BEGIN DATA FOR THIS TASK

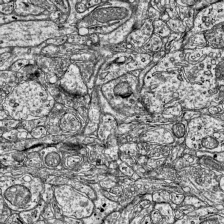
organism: Mouse
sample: Visual Cortex
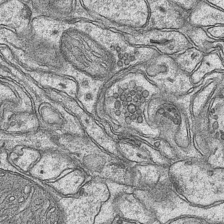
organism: Mouse
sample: CA1 Hippocampus
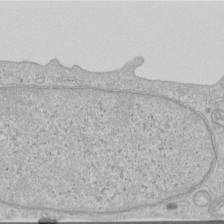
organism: Human
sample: Centriole in RPE cells
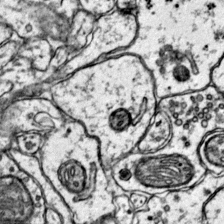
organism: Mouse
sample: Primary visual cortex
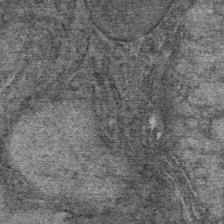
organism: Mouse
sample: Mouse Salivary gland
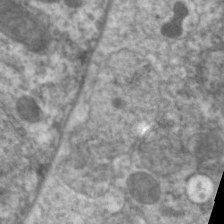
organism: C. elegans
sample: Pharynx
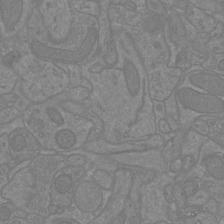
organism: Mouse
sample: Cortical neurons
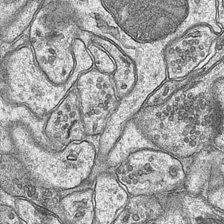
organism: Mouse
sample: CA1 Hippocampus
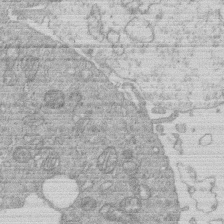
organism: Human
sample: Macrophage cells
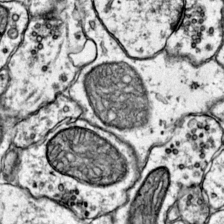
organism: Mouse
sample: Primary visual cortex
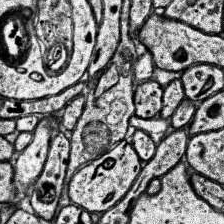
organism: Human
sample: Temporal Lobe
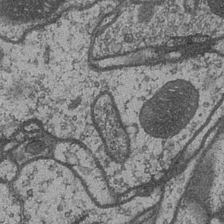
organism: Drosophila
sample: Optic medulla
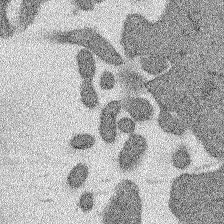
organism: Human
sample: HeLa cells
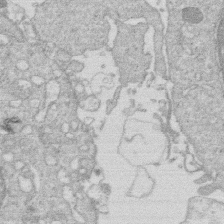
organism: Human
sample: Macrophage cells
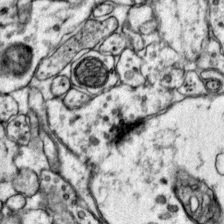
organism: Mouse
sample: Primary visual cortex
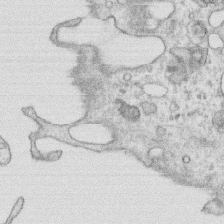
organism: Human
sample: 1205lu cells
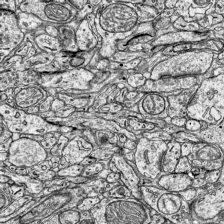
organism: Mouse
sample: Visual Cortex
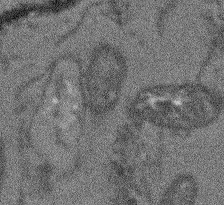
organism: Arabidopsis thaliana
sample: Root tip
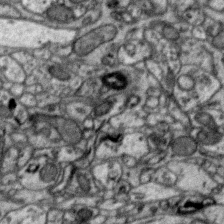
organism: Zebra finch
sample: Brain
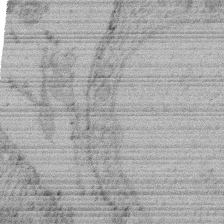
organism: Rat
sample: Salivary granule
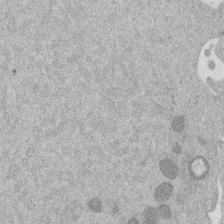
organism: Mouse
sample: Dividing mouse embryo 1 cell stage
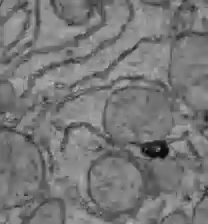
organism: C57BL Mouse
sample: Liver
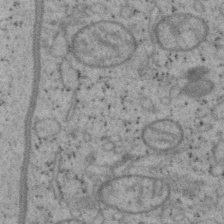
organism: Human
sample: HeLa cells
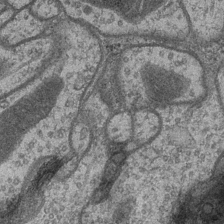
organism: Drosophila
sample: Optic medulla
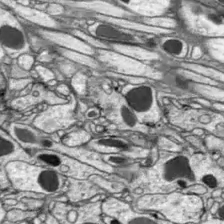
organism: Drosophila
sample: Optic lobe
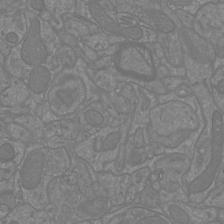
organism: Mouse
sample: Cortical neurons
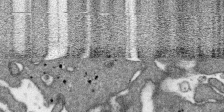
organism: Human
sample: Lung epithelial cells, uninfected (mock) control
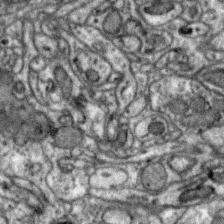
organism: Zebra finch
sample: Brain
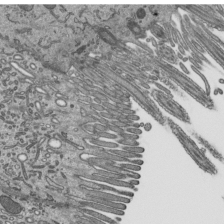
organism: Mouse
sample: Mouse epididymis efferent ductule cilia
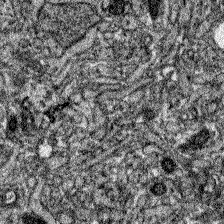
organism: Zebrafish
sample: Larval olfactory bulb
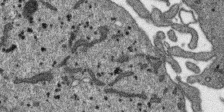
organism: Human
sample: Lung epithelial cells infected with SARS-CoV-2
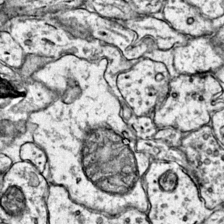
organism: Mouse
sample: Primary visual cortex
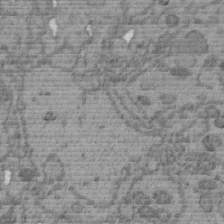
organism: C. elegans
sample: C. elegans embryo early stage
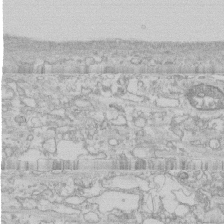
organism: Human
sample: CRL-1474
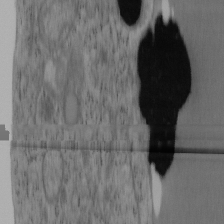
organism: Human
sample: HeLa cells
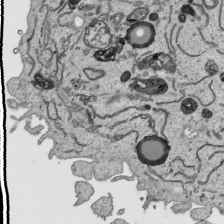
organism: Human
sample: Mitochondria in HCT116 cells
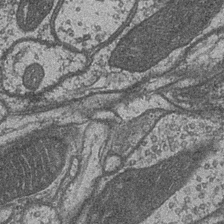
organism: Drosophila
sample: Optic medulla
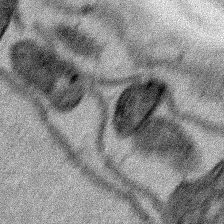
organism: Human
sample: Mitochondria in HCT116 cells
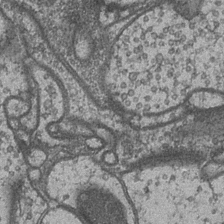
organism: Drosophila
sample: Optic medulla
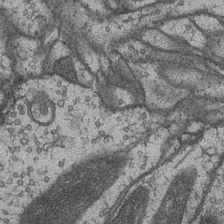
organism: Drosophila
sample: Optic medulla
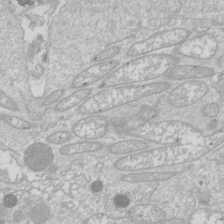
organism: Drosophila
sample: Cell division; meiosis; drosophila spermatocytes
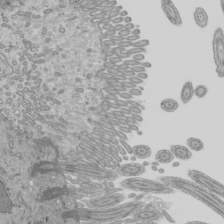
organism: Mouse
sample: Cilia; mouse epididymis
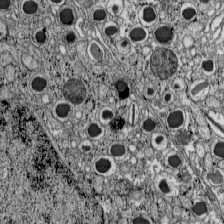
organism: C57BL Mouse
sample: Pancreatic islet
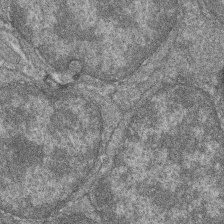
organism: Zebrafish
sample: Cilia; retinal pigment epithelium
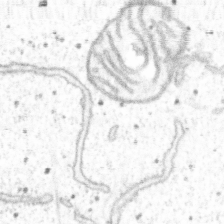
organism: Human
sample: HeLa cells
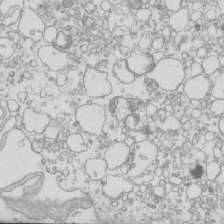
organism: Mouse
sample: Macrophages
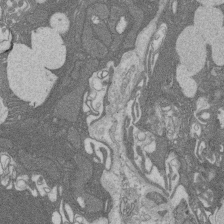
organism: Rat
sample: Salivary granule
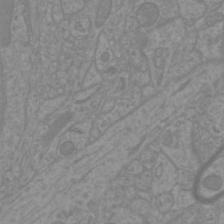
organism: Mouse
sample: Cortical neurons
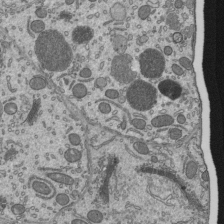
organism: Mouse
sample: Mouse epididymis efferent ductule cilia
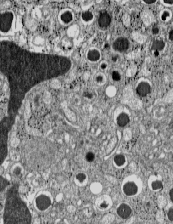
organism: C57BL Mouse
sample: Pancreatic islet
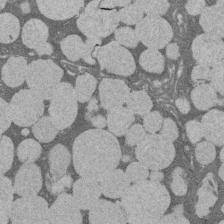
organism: Rat
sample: Salivary granule
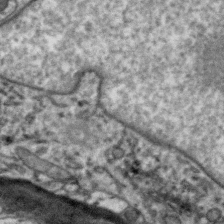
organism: Zebra finch
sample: Brain
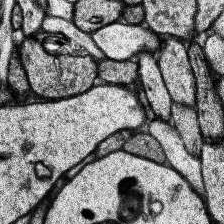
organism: Human
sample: Temporal Lobe
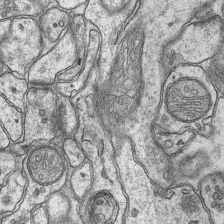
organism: Mouse
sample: CA1 Hippocampus
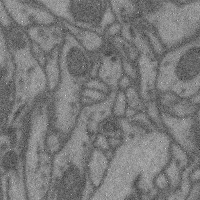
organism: Mouse
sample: Cerebral cortex
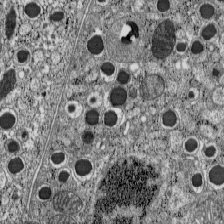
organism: C57BL Mouse
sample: Pancreatic islet
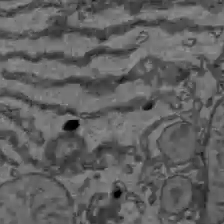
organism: C57BL Mouse
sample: Liver
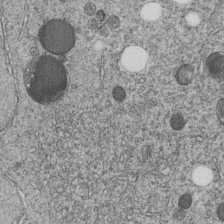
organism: C. elegans
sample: C. elegans embryo early stage
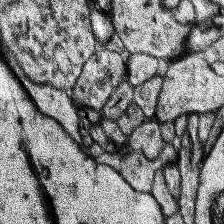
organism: Human
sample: Temporal Lobe
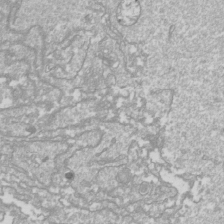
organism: Drosophila
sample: Cell division; meiosis; drosophila spermatocytes
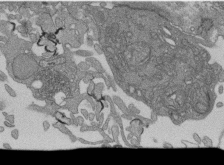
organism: Human
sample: Retinal organoid Rod and Cone cells
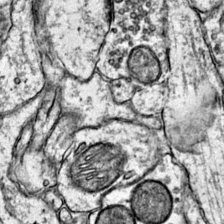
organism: Mouse
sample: Primary visual cortex
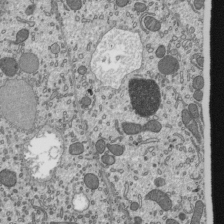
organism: Mouse
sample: Mouse epididymis efferent ductule cilia
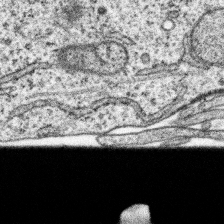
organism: Human
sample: HeLa cells
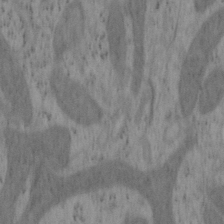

END DATA FOR THIS TASK

▸ PROBLEM TO WORK ON: Make an exact copy of every record, pictures excluded.

▸ RESULT OF THE TASK:
organism: Mouse
sample: Visual Cortex
organism: Mouse
sample: CA1 Hippocampus
organism: Human
sample: Centriole in RPE cells
organism: Mouse
sample: Primary visual cortex
organism: Mouse
sample: Mouse Salivary gland
organism: C. elegans
sample: Pharynx
organism: Mouse
sample: Cortical neurons
organism: Mouse
sample: CA1 Hippocampus
organism: Human
sample: Macrophage cells
organism: Mouse
sample: Primary visual cortex
organism: Human
sample: Temporal Lobe
organism: Drosophila
sample: Optic medulla
organism: Human
sample: HeLa cells
organism: Human
sample: Macrophage cells
organism: Mouse
sample: Primary visual cortex
organism: Human
sample: 1205lu cells
organism: Mouse
sample: Visual Cortex
organism: Arabidopsis thaliana
sample: Root tip
organism: Zebra finch
sample: Brain
organism: Rat
sample: Salivary granule
organism: Mouse
sample: Dividing mouse embryo 1 cell stage
organism: C57BL Mouse
sample: Liver
organism: Human
sample: HeLa cells
organism: Drosophila
sample: Optic medulla
organism: Drosophila
sample: Optic lobe
organism: Mouse
sample: Cortical neurons
organism: Human
sample: Lung epithelial cells, uninfected (mock) control
organism: Zebra finch
sample: Brain
organism: Mouse
sample: Mouse epididymis efferent ductule cilia
organism: Zebrafish
sample: Larval olfactory bulb
organism: Human
sample: Lung epithelial cells infected with SARS-CoV-2
organism: Mouse
sample: Primary visual cortex
organism: C. elegans
sample: C. elegans embryo early stage
organism: Human
sample: CRL-1474
organism: Human
sample: HeLa cells
organism: Human
sample: Mitochondria in HCT116 cells
organism: Drosophila
sample: Optic medulla
organism: Human
sample: Mitochondria in HCT116 cells
organism: Drosophila
sample: Optic medulla
organism: Drosophila
sample: Optic medulla
organism: Drosophila
sample: Cell division; meiosis; drosophila spermatocytes
organism: Mouse
sample: Cilia; mouse epididymis
organism: C57BL Mouse
sample: Pancreatic islet
organism: Zebrafish
sample: Cilia; retinal pigment epithelium
organism: Human
sample: HeLa cells
organism: Mouse
sample: Macrophages
organism: Rat
sample: Salivary granule
organism: Mouse
sample: Cortical neurons
organism: Mouse
sample: Mouse epididymis efferent ductule cilia
organism: C57BL Mouse
sample: Pancreatic islet
organism: Rat
sample: Salivary granule
organism: Zebra finch
sample: Brain
organism: Human
sample: Temporal Lobe
organism: Mouse
sample: CA1 Hippocampus
organism: Mouse
sample: Cerebral cortex
organism: C57BL Mouse
sample: Pancreatic islet
organism: C57BL Mouse
sample: Liver
organism: C. elegans
sample: C. elegans embryo early stage
organism: Human
sample: Temporal Lobe
organism: Drosophila
sample: Cell division; meiosis; drosophila spermatocytes
organism: Human
sample: Retinal organoid Rod and Cone cells
organism: Mouse
sample: Primary visual cortex
organism: Mouse
sample: Mouse epididymis efferent ductule cilia
organism: Human
sample: HeLa cells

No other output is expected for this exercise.